問題のあるレストラン 毎週木曜日22:00放送

Cast

INTERVIEW 8

今回の企画を聞いたときの印象からお願いします。

 自分のどこにそういうものを見いだしてくれたのかな、というのはありました。私はいたって普通の男性ですので、意外でした。ただ、意外でしたけれども、坂元裕二さんの作品に参加できるというのはとても光栄でした。

ハイジさんというキャラクターを演じるにあたって、特に考えたことは?

 演技の上での気を付けていることは、やり過ぎない、ということです。こういうキャラクターは、やり過ぎてしまうと鼻につくというか、デフォルメしてしまうとどこまでも行っちゃうようなところがありますから。
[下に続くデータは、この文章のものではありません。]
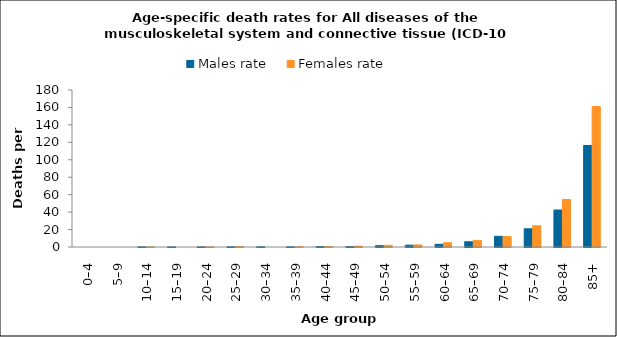
| Category | Males rate | Females rate |
|---|---|---|
| 0–4 | 0 | 0 |
| 5–9 | 0 | 0 |
| 10–14 | 0.12 | 0.127 |
| 15–19 | 0.131 | 0 |
| 20–24 | 0.119 | 0.127 |
| 25–29 | 0.218 | 0.553 |
| 30–34 | 0.213 | 0 |
| 35–39 | 0.108 | 0.213 |
| 40–44 | 0.49 | 0.477 |
| 45–49 | 0.489 | 0.961 |
| 50–54 | 1.511 | 1.957 |
| 55–59 | 2.098 | 2.411 |
| 60–64 | 3.093 | 4.908 |
| 65–69 | 5.992 | 7.546 |
| 70–74 | 12.259 | 11.992 |
| 75–79 | 20.885 | 24.323 |
| 80–84 | 42.406 | 54.494 |
| 85+ | 116.37 | 161.011 |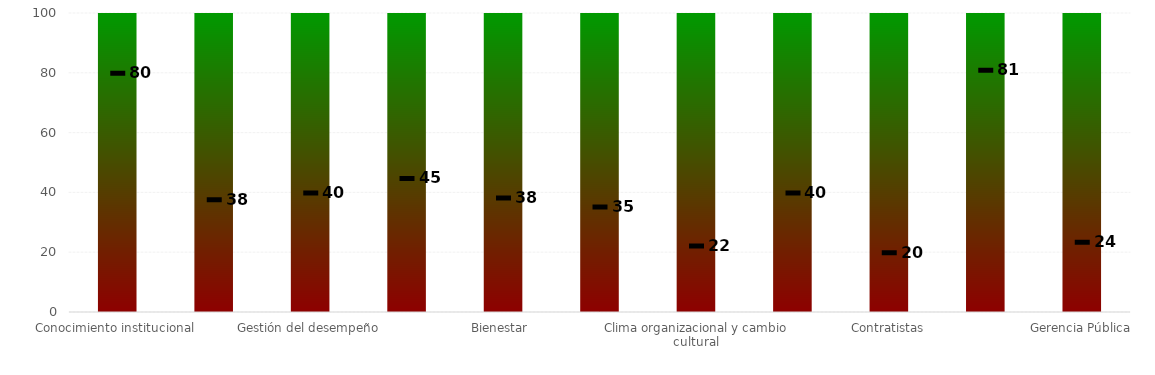
| Category | Niveles |
|---|---|
| Conocimiento institucional | 100 |
| Gestión de la información | 100 |
| Gestión del desempeño | 100 |
| Capacitación | 100 |
| Bienestar  | 100 |
| Administración del talento humano | 100 |
| Clima organizacional y cambio cultural | 100 |
| Valores | 100 |
| Contratistas | 100 |
| Negociación colectiva | 100 |
| Gerencia Pública | 100 |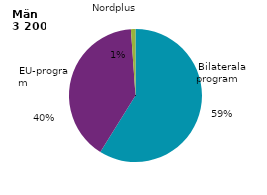
| Category | Series 0 |
|---|---|
| Bilaterala program                                 | 1864 |
| EU-program                                         | 1267 |
| Nordplus                                           | 35 |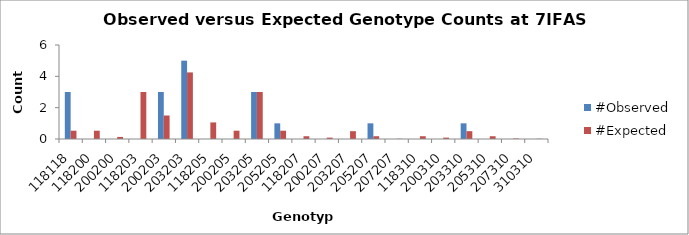
| Category | #Observed | #Expected |
|---|---|---|
| 118118.0 | 3 | 0.529 |
| 118200.0 | 0 | 0.529 |
| 200200.0 | 0 | 0.132 |
| 118203.0 | 0 | 3 |
| 200203.0 | 3 | 1.5 |
| 203203.0 | 5 | 4.25 |
| 118205.0 | 0 | 1.059 |
| 200205.0 | 0 | 0.529 |
| 203205.0 | 3 | 3 |
| 205205.0 | 1 | 0.529 |
| 118207.0 | 0 | 0.176 |
| 200207.0 | 0 | 0.088 |
| 203207.0 | 0 | 0.5 |
| 205207.0 | 1 | 0.176 |
| 207207.0 | 0 | 0.015 |
| 118310.0 | 0 | 0.176 |
| 200310.0 | 0 | 0.088 |
| 203310.0 | 1 | 0.5 |
| 205310.0 | 0 | 0.176 |
| 207310.0 | 0 | 0.029 |
| 310310.0 | 0 | 0.015 |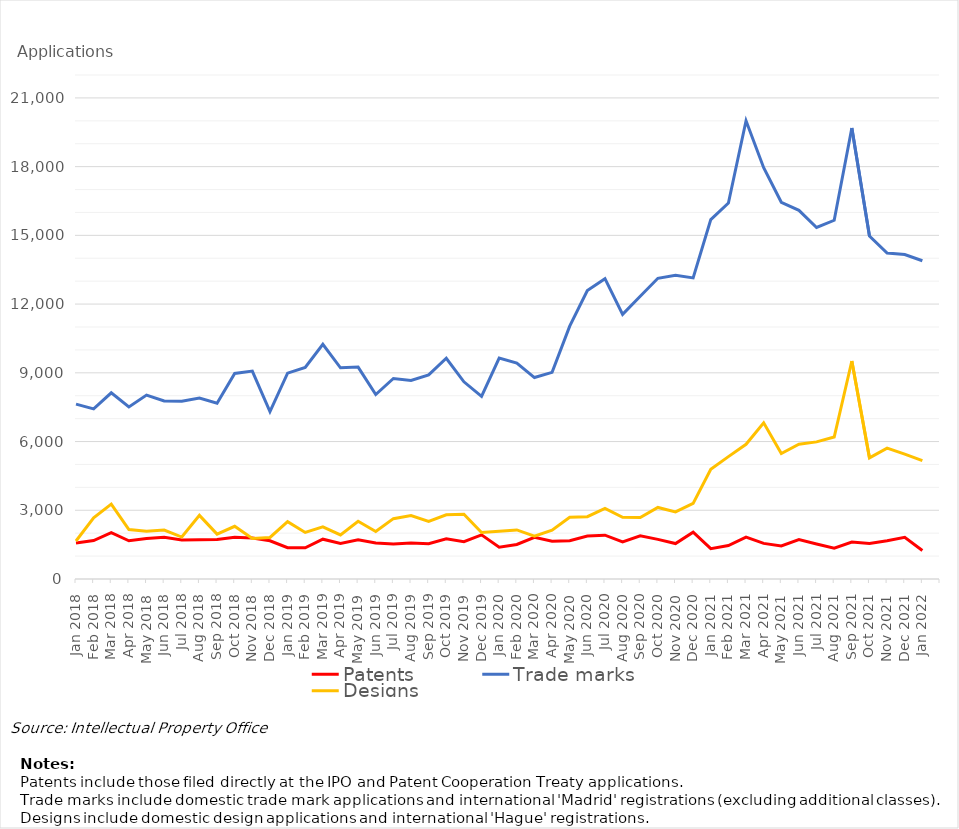
| Category | Patents | Trade marks | Designs |
|---|---|---|---|
| Jan 2018 | 1575 | 7634 | 1658 |
| Feb 2018 | 1676 | 7428 | 2672 |
| Mar 2018 | 2022 | 8127 | 3267 |
| Apr 2018 | 1670 | 7512 | 2160 |
| May 2018 | 1767 | 8030 | 2083 |
| Jun 2018 | 1821 | 7769 | 2136 |
| Jul 2018 | 1704 | 7757 | 1832 |
| Aug 2018 | 1713 | 7897 | 2777 |
| Sep 2018 | 1725 | 7673 | 1960 |
| Oct 2018 | 1818 | 8972 | 2302 |
| Nov 2018 | 1787 | 9076 | 1765 |
| Dec 2018 | 1670 | 7304 | 1815 |
| Jan 2019 | 1367 | 8985 | 2505 |
| Feb 2019 | 1361 | 9234 | 2031 |
| Mar 2019 | 1737 | 10243 | 2274 |
| Apr 2019 | 1552 | 9219 | 1923 |
| May 2019 | 1710 | 9251 | 2520 |
| Jun 2019 | 1569 | 8053 | 2074 |
| Jul 2019 | 1527 | 8752 | 2634 |
| Aug 2019 | 1571 | 8670 | 2768 |
| Sep 2019 | 1540 | 8907 | 2511 |
| Oct 2019 | 1755 | 9636 | 2800 |
| Nov 2019 | 1630 | 8607 | 2827 |
| Dec 2019 | 1926 | 7970 | 2028 |
| Jan 2020 | 1392 | 9642 | 2082 |
| Feb 2020 | 1506 | 9428 | 2143 |
| Mar 2020 | 1819 | 8794 | 1871 |
| Apr 2020 | 1648 | 9021 | 2127 |
| May 2020 | 1672 | 11035 | 2695 |
| Jun 2020 | 1880 | 12593 | 2721 |
| Jul 2020 | 1912 | 13110 | 3086 |
| Aug 2020 | 1616 | 11551 | 2694 |
| Sep 2020 | 1886 | 12340 | 2686 |
| Oct 2020 | 1731 | 13126 | 3124 |
| Nov 2020 | 1547 | 13254 | 2930 |
| Dec 2020 | 2043 | 13144 | 3302 |
| Jan 2021 | 1326 | 15685 | 4792 |
| Feb 2021 | 1463 | 16412 | 5341 |
| Mar 2021 | 1826 | 20001 | 5879 |
| Apr 2021 | 1554 | 17951 | 6815 |
| May 2021 | 1446 | 16446 | 5480 |
| Jun 2021 | 1717 | 16091 | 5882 |
| Jul 2021 | 1529 | 15345 | 5985 |
| Aug 2021 | 1348 | 15659 | 6199 |
| Sep 2021 | 1611 | 19685 | 9515 |
| Oct 2021 | 1546 | 14968 | 5289 |
| Nov 2021 | 1669 | 14229 | 5710 |
| Dec 2021 | 1818 | 14162 | 5450 |
| Jan 2022 | 1241 | 13891 | 5166 |

なので、“ザ・ゲイ”みたいなステレオタイプにはしないように気を付けました。

ハイジさんのあのエレガントな雰囲気、優しさを身にまとった女性らしい所作は凄いと思いました。どういうところから学んだのでしょう?

 ありがとうございます(笑)。オファー自体は、去年の夏くらいにいただいておりました。そのころ私はニューハーフの役で参加させていただいた映画があったりしたんですけど、それを見ていただく前に指名していただきまして…。あと、ひとり舞台の方で女性を演じたこともありましたので、今回のように大勢の方が注目してくださるドラマの前に…まあ偶然ではあるんですけど…そういった作品を経験させていただけたということが繋がっているのかな、とは思います。

撮影はいよいよ大詰めですが、今回のチーム『問題のあるレストラン』の雰囲気はいかがですか?

 連ドラというのはどうしてもスケジュールがタイトになってしまうこともあるんですけれども、笑顔を絶やさず、明るい現場で撮影に励んできたと思います。その一員としていられたことは私自身の助けにもなりました。素敵な現場だと心から思います。

臼田あさ美さんは「みんな、ハイジさんのことは男性だと思っていない」とおっしゃっていました。まさにそんな感じですか?

 そうですね。このドラマが始まる前に、制作発表で言わせていただいたことと、3ヵ月経った今、まったく同じことを言わせていただきますけど、自分を女子チームの一員として受け入れてくださっている女優陣のみなさま、そしてスタッフのみなさまに心より感謝を申し上げます。

真冬の撮影ということでご苦労も多かったのでは?

 そうですね。ただ私は、主に厨房の方にいますので…。真木よう子さんを始めとする女優陣のみなさんは、テーブルの方に行かなければいけないので大変だったと思います。

劇中では、酷いパワハラ/セクハラシーンも描かれました。男性の安田さんは、それをどのように感じていましたか?

 男性として読んでいないところもあるんですが…。じゃあ、男性が嫌悪感を抱くようなものかと言えば、決してそうではないと思うんです。そこは、実際あり得るかもしれない、というラインをついていると思うんですよね。我々はリアルを求めているわけではなくて、リアリティーを生み出そうとしていますので。まあ、そういう前口上は置いておいて、脚本を読ませていただくと、毎回胸に迫るものがありましたし、男女差別なども大きなテーマかもしれないですけど、それ以上に、心を震わせるような本があるということが大きかったと思います。それは、役者のみなさんもスタッフのみなさんも、感じていたことなんじゃないかと思っています。私もそのひとりですし…。毎回、本を読むと…やっぱり泣きますね。そこに性別は関係ないかもしれないですね。二階堂ふみさん、高畑充希さん、松岡茉優さんが演じた若い子たちの思いも、几として、役としてちゃんとくみ取れるので、やっぱりウルウルきちゃうんです。千佳ちゃん、結実ちゃん、藍里ちゃんの3人はとっても愛おしい存在です。

真木よう子さんと共演されてみての印象は?

 本当にステキな方だと思います。連ドラというタイトな状況で、坂元作品の見せどころのひとつでもある長ゼリフが…特にたまちゃんは毎回あったりするわけですが、そこを見事に、きっちり伝えていて…。流石としかいいようがないです。

今後、物語がどのように展開していくのか、予想していただいてもよろしいですか?

  私は、坂元さんの頭の中を予想できるような人間ではございませんので(笑)。「どうなるのかな?」というのをドキドキしながら毎回台本を読むのが楽しみなドラマですので、視聴者のみなさんと同じ目線で、最終回も楽しみにしています(笑)。

最後に、このドラマを応援してくれている視聴者のみなさんにメッセージをお願いします。

 自分自身、この作品に携わることができて本当に良かったと心から言える作品です。もし、この作品に携わっていなかったとしたら、「どうして携わることができなかったんだろう?」と悔しく思ったであろう作品です。応援してくださっている視聴者のみなさまには心より感謝申し上げます。ありがとうございます。是非、最終話まで楽しんでください。よろしくお願いいたします。